### TASK BRIEF
Give the records below again in full, exactly as written, but without any images.

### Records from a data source
=======

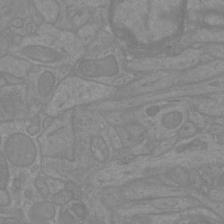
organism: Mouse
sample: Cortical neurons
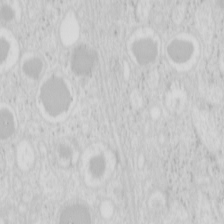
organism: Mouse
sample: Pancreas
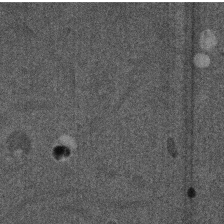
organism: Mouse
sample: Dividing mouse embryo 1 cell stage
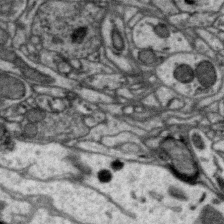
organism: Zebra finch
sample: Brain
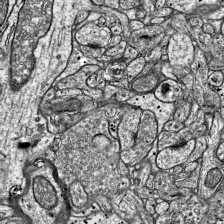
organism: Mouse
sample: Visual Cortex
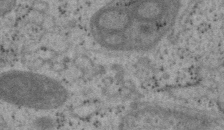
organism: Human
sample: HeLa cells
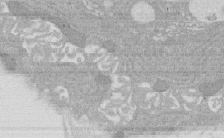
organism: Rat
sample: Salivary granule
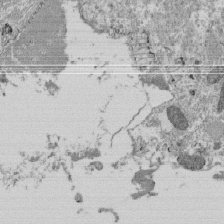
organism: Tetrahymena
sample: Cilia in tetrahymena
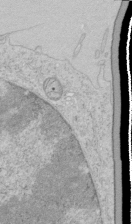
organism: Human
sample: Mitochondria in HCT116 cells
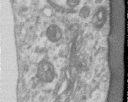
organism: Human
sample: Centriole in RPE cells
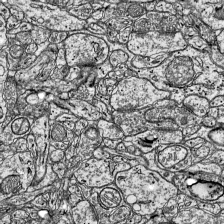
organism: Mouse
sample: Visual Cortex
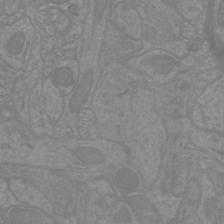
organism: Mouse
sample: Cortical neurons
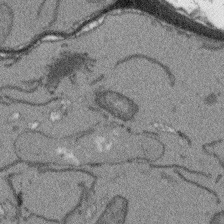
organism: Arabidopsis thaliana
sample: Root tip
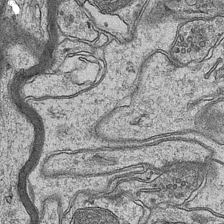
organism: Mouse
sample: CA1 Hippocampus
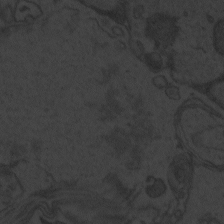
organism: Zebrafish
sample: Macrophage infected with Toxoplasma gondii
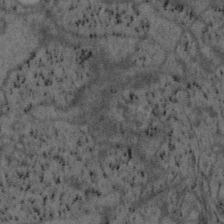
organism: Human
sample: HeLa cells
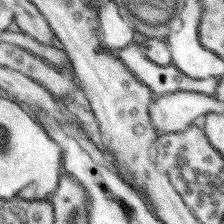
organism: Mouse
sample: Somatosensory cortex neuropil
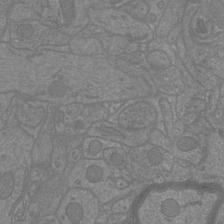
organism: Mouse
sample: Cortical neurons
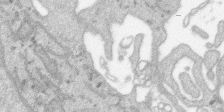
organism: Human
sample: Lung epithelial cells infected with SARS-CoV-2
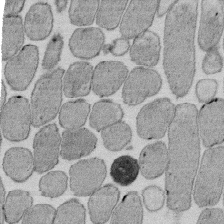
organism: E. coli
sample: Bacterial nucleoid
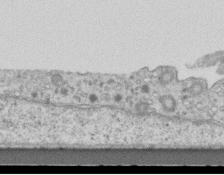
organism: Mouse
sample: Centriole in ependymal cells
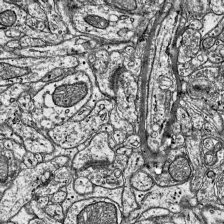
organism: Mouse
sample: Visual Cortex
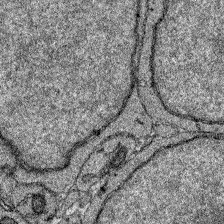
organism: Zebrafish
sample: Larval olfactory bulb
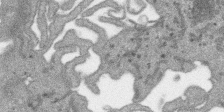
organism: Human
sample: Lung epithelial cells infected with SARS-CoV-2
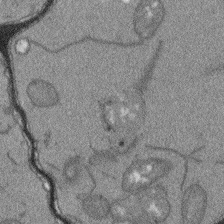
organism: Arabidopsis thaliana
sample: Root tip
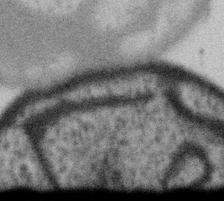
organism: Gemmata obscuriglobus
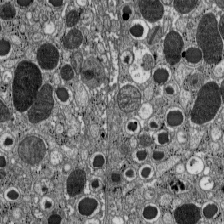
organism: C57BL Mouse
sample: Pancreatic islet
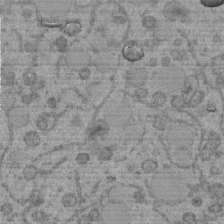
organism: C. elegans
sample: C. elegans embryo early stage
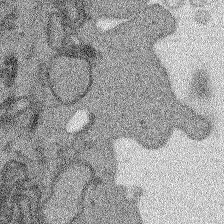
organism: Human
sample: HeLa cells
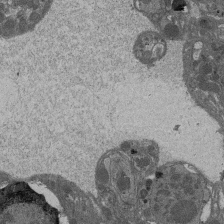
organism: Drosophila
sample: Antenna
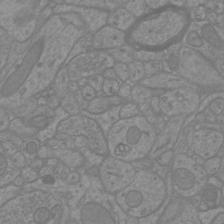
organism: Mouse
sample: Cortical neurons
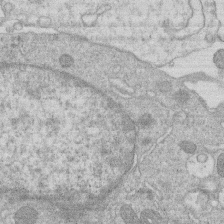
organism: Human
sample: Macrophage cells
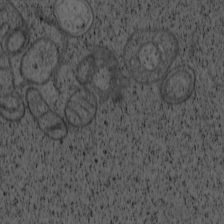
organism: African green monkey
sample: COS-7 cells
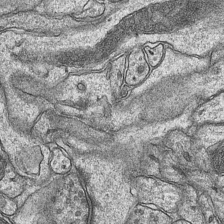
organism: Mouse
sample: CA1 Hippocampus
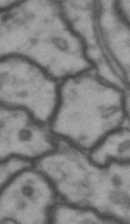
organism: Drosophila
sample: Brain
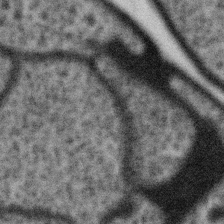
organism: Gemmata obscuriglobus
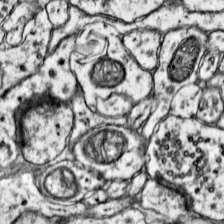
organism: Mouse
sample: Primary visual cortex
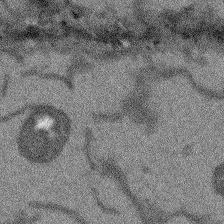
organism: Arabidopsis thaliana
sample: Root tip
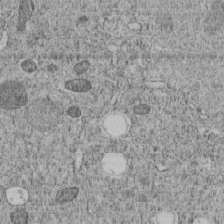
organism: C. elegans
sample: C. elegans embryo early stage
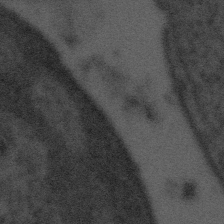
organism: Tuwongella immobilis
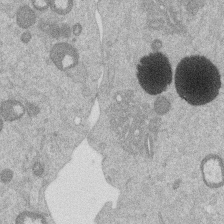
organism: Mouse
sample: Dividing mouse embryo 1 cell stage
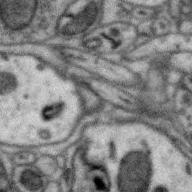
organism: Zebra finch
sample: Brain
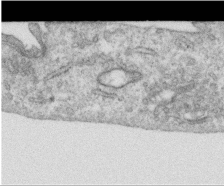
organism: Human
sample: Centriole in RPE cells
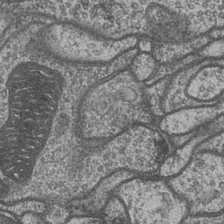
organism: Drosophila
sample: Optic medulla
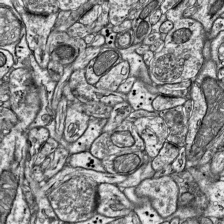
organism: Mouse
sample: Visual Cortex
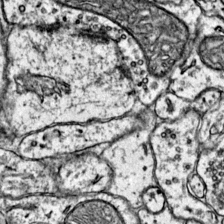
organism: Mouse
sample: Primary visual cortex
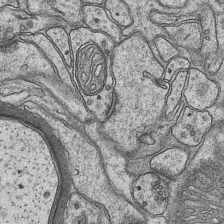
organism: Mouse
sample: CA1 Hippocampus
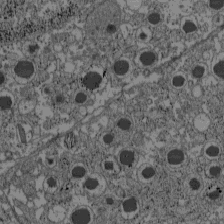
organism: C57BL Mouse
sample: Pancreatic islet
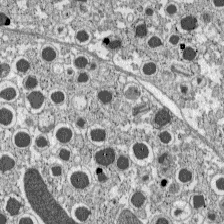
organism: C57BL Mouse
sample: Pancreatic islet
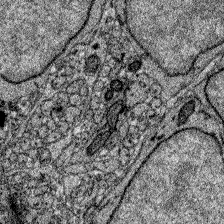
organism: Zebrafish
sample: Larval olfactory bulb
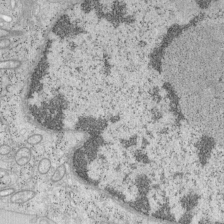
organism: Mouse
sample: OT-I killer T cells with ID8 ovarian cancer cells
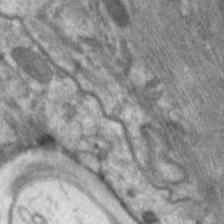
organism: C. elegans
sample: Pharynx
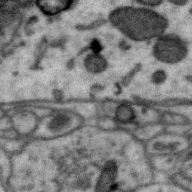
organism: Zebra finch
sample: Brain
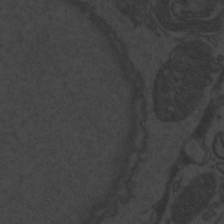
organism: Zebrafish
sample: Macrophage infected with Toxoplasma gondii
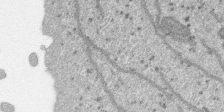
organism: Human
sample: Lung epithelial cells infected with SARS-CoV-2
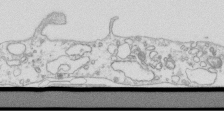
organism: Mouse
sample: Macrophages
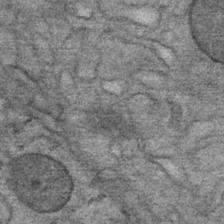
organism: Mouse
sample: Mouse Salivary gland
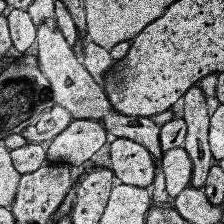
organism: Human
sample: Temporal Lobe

=======

### THE COMPLETED TASK
organism: Mouse
sample: Cortical neurons
organism: Mouse
sample: Pancreas
organism: Mouse
sample: Dividing mouse embryo 1 cell stage
organism: Zebra finch
sample: Brain
organism: Mouse
sample: Visual Cortex
organism: Human
sample: HeLa cells
organism: Rat
sample: Salivary granule
organism: Tetrahymena
sample: Cilia in tetrahymena
organism: Human
sample: Mitochondria in HCT116 cells
organism: Human
sample: Centriole in RPE cells
organism: Mouse
sample: Visual Cortex
organism: Mouse
sample: Cortical neurons
organism: Arabidopsis thaliana
sample: Root tip
organism: Mouse
sample: CA1 Hippocampus
organism: Zebrafish
sample: Macrophage infected with Toxoplasma gondii
organism: Human
sample: HeLa cells
organism: Mouse
sample: Somatosensory cortex neuropil
organism: Mouse
sample: Cortical neurons
organism: Human
sample: Lung epithelial cells infected with SARS-CoV-2
organism: E. coli
sample: Bacterial nucleoid
organism: Mouse
sample: Centriole in ependymal cells
organism: Mouse
sample: Visual Cortex
organism: Zebrafish
sample: Larval olfactory bulb
organism: Human
sample: Lung epithelial cells infected with SARS-CoV-2
organism: Arabidopsis thaliana
sample: Root tip
organism: Gemmata obscuriglobus
organism: C57BL Mouse
sample: Pancreatic islet
organism: C. elegans
sample: C. elegans embryo early stage
organism: Human
sample: HeLa cells
organism: Drosophila
sample: Antenna
organism: Mouse
sample: Cortical neurons
organism: Human
sample: Macrophage cells
organism: African green monkey
sample: COS-7 cells
organism: Mouse
sample: CA1 Hippocampus
organism: Drosophila
sample: Brain
organism: Gemmata obscuriglobus
organism: Mouse
sample: Primary visual cortex
organism: Arabidopsis thaliana
sample: Root tip
organism: C. elegans
sample: C. elegans embryo early stage
organism: Tuwongella immobilis
organism: Mouse
sample: Dividing mouse embryo 1 cell stage
organism: Zebra finch
sample: Brain
organism: Human
sample: Centriole in RPE cells
organism: Drosophila
sample: Optic medulla
organism: Mouse
sample: Visual Cortex
organism: Mouse
sample: Primary visual cortex
organism: Mouse
sample: CA1 Hippocampus
organism: C57BL Mouse
sample: Pancreatic islet
organism: C57BL Mouse
sample: Pancreatic islet
organism: Zebrafish
sample: Larval olfactory bulb
organism: Mouse
sample: OT-I killer T cells with ID8 ovarian cancer cells
organism: C. elegans
sample: Pharynx
organism: Zebra finch
sample: Brain
organism: Zebrafish
sample: Macrophage infected with Toxoplasma gondii
organism: Human
sample: Lung epithelial cells infected with SARS-CoV-2
organism: Mouse
sample: Macrophages
organism: Mouse
sample: Mouse Salivary gland
organism: Human
sample: Temporal Lobe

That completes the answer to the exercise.